4.8. Growth Strategy

Fed-batch conditions have proven to be effective in enhancing lutein content in microalgal cells. For instance, Xie et al. demonstrated that employing a fed-batch strategy with a continuous supply of 2.2 mM nitrate after the initial nitrate concentration was depleted maximized the lutein concentration in Desmodesmus sp. F51 to 5.05 ± 0.20 mg g⁻¹ [159]. Other researchers observed similar findings when cultivating Chlorella protothecoides in fed-batch mode [169]. The effectiveness of the fed-batch strategy in inducing lutein accumulation was also confirmed by Ma et al. [176], by Xie et al. [167], and by Chen et al. [158]. In another case, a novel two-stage process integrating fed-batch and semi-batch modes was shown to be effective in promoting lutein accumulation [164].

Table 2. Main culturing conditions used for lutein production optimization by microalgae.

Microorganism	Culture Conditions	Metabolic Mode	Enhancing Condition Applied	Lutein Content	Comment	Ref.
Tetraselmis sp. CTP4	Batch cultivation in 5-L reactors with modified algal medium at 100 μmol m−2 s−1	Photoautotrophic	Temperature	2.15 ± 0.25 mg g−1	Lutein content demonstrates an increase with rising temperature, reaching optimal levels at 30 °C	[165]

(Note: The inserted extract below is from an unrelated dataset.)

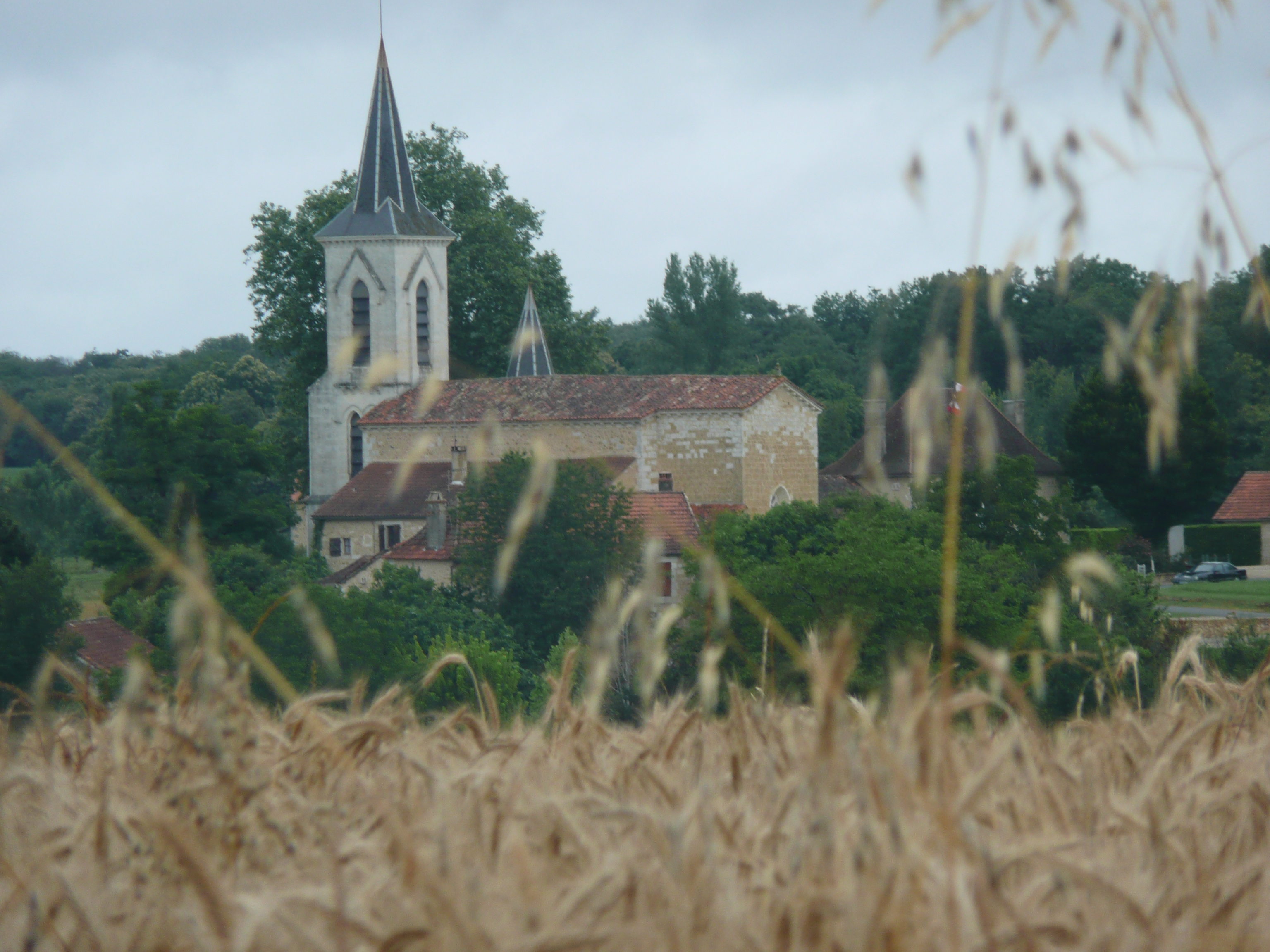 L'église de Fouleix et son clocher.

Tetraselmis sp. CTP4	First step: batch cultivation in 5 L reactors with modified algal medium	Photoautotrophic	Combination of several strategies	3.17 ± 0.18 mg g−1	Effective enhancement of lutein content achieved through a two-stage cultivation process involving nitrogen depletion, controlled temperature, and light optimization	[165]
Chlorella protothecoides	Batch cultivation in 3.7 L fermenter with modified basal medium	Heterotrophic	Glucose addition	4.44 mg g−1	Optimal glucose concentrations were found to be 10 g L−1 and 40 g L−1	[172]

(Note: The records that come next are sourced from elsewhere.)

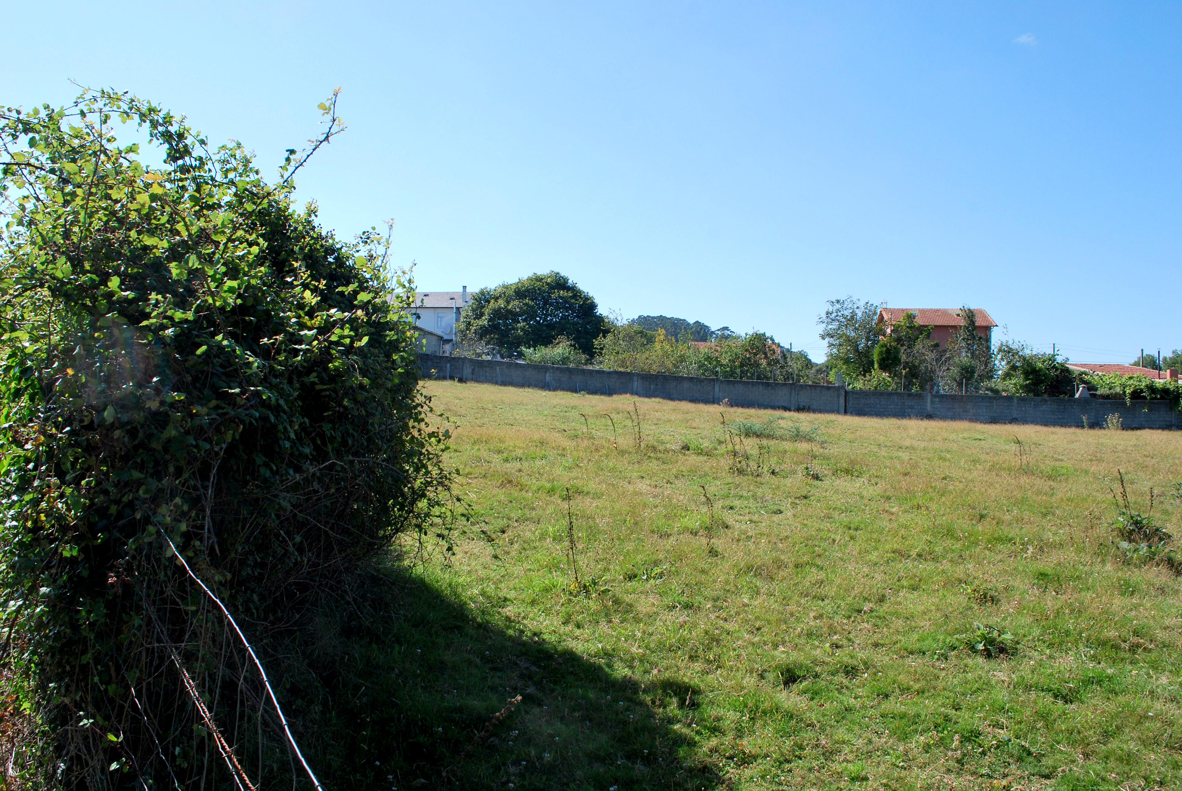 Chaira do castro de santa icía en Ferrol A Coruña
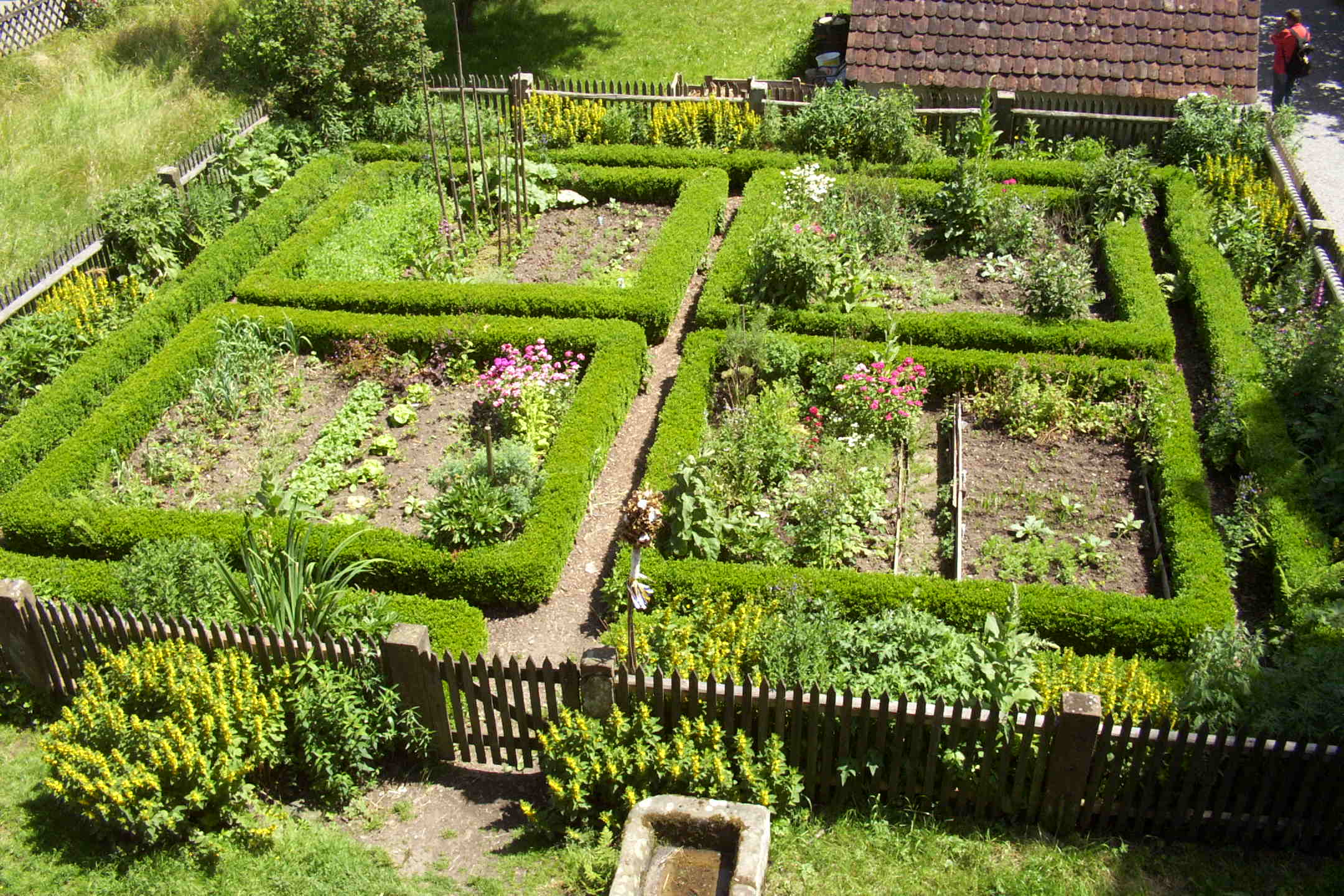 Bauerngarten im Freilichtmuseum Vogtsbauernhof/Schwarzwald
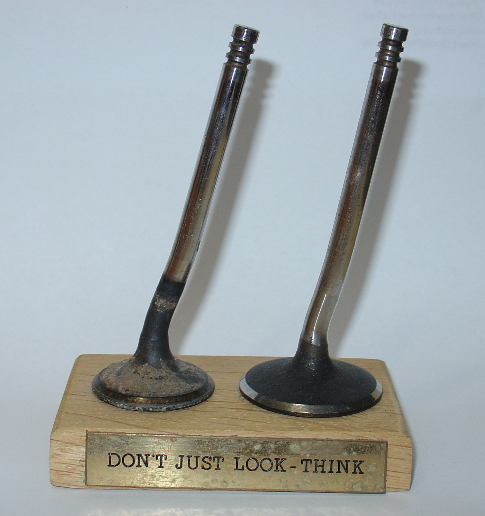 Soupapes de moteur thermique abimées par la casse de la courroie de distribution
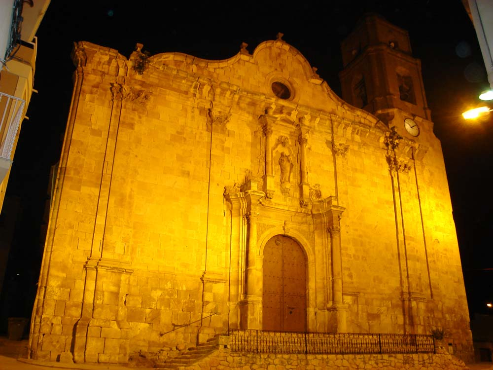 Iluminacion de la Fachada
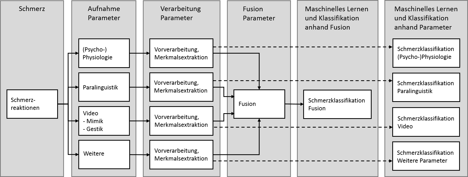 Vereinfachter Prozess der Automatisierten Schmerzerkennung. Ablauf von links nach rechts: Entstehung des Schmerzes, Aufnahme der Schmerzreaktionen, (optionale) Fusion der Modalitäten, Schmerzklassifikation anhand Fusion, Schmerzklassifikation anhand einzelner Parameter.

Chlorella protothecoides	Batch cultivation in 3.7 L fermenter with modified basal medium with 40 g L−1 of glucose	Heterotrophic	Nitrogen source	4.58 mg g−1	Urea identified as the most effective nitrogen source for enhancing lutein content	[21]
Chlorella protothecoides	Batch cultivation in modified basal medium in Erlenmeyer flasks (250-mL)	Heterotrophic	Oxidative stress	1.98 mg g−1	Increased lutein accumulation observed in the presence of 0.01 mmol L-1 H2O2 and 0.5 mmol L−1 NaClO	[174]

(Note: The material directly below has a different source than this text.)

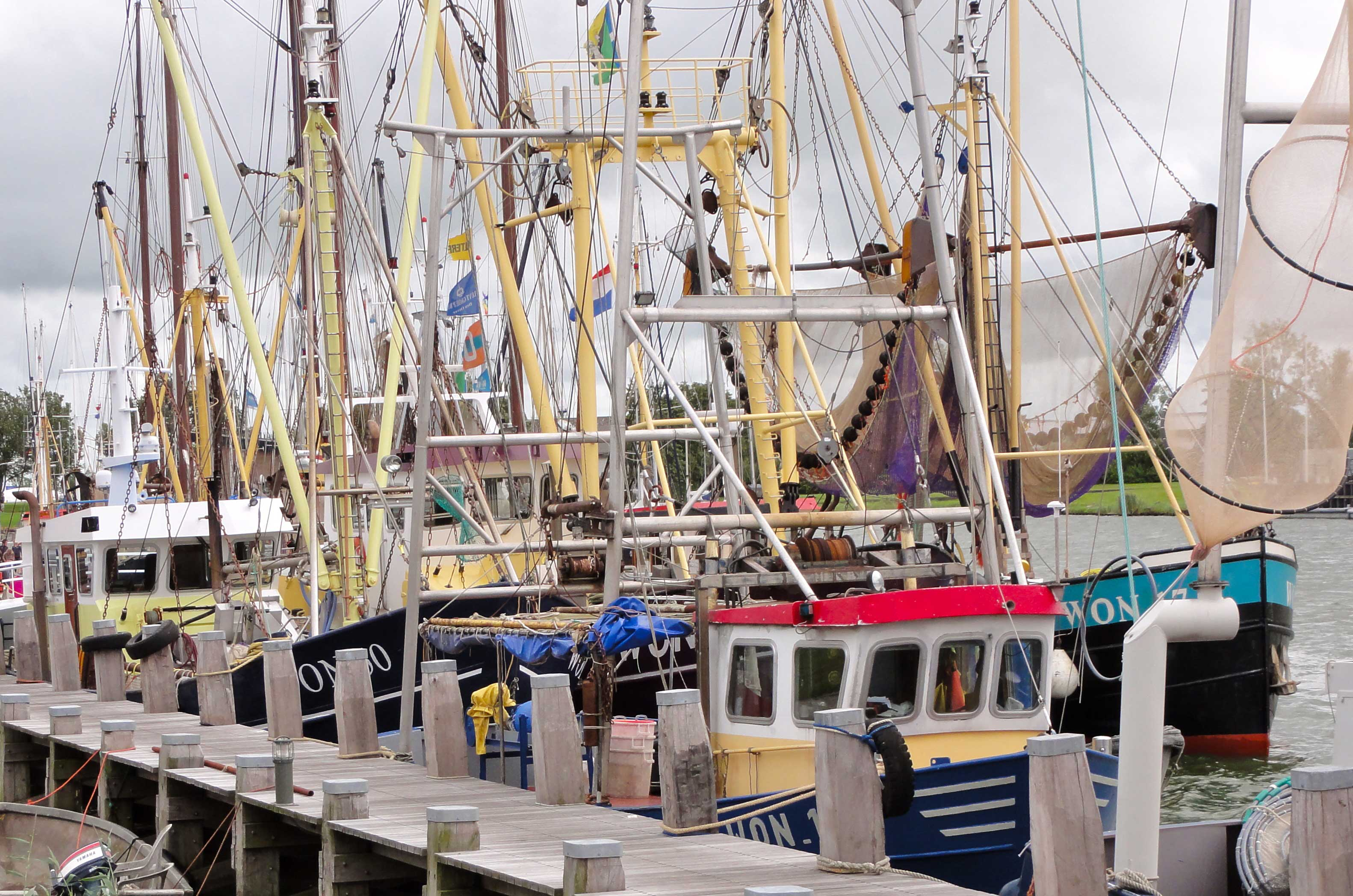 Vissershaven van Makkum

Chlamydomonas acidophila	Batch cultivation in 1 L reactor at 25 °C	Mixotrophic	Source of carbon	10 mg g−1	In the presence of CO2, starch, urea, or glucose were the best carbon source	[171]
Desmodesmus sp. F51	Batch cultivation in photobioreactor at 150 μmol m−2 s−1, temperature at 35 °C	Photoautotrophic	Nitrogen	4.97 ± 0.05 mg g−1	Optimal lutein accumulation achieved at 13.2 mM of N-nitrate	[159]
Desmodesmus sp. F51	Batch cultivation in photobioreactor (PBR) at 150 μmol m−2 s−1, temperature at 35 °C; nitrate concentration, 8.8 mM	Photoautotrophic	Light intensity	4.69 ± 0.08 mg g−1	Increasing light intensity leads to a decrease in lutein content	[159]
Desmodesmus sp. F51	Fed-batch photobioreactor at 600 μmol m−2 s−1 at 35 °C temperature, initial nitrate concentration, 8.8 mM	Photoautotrophic	Growth strategy	5.05 ± 0.20 mg g−1	Increased lutein content observed in fed-batch cultivation with a 2.2 mM nitrate feeding concentration	[159]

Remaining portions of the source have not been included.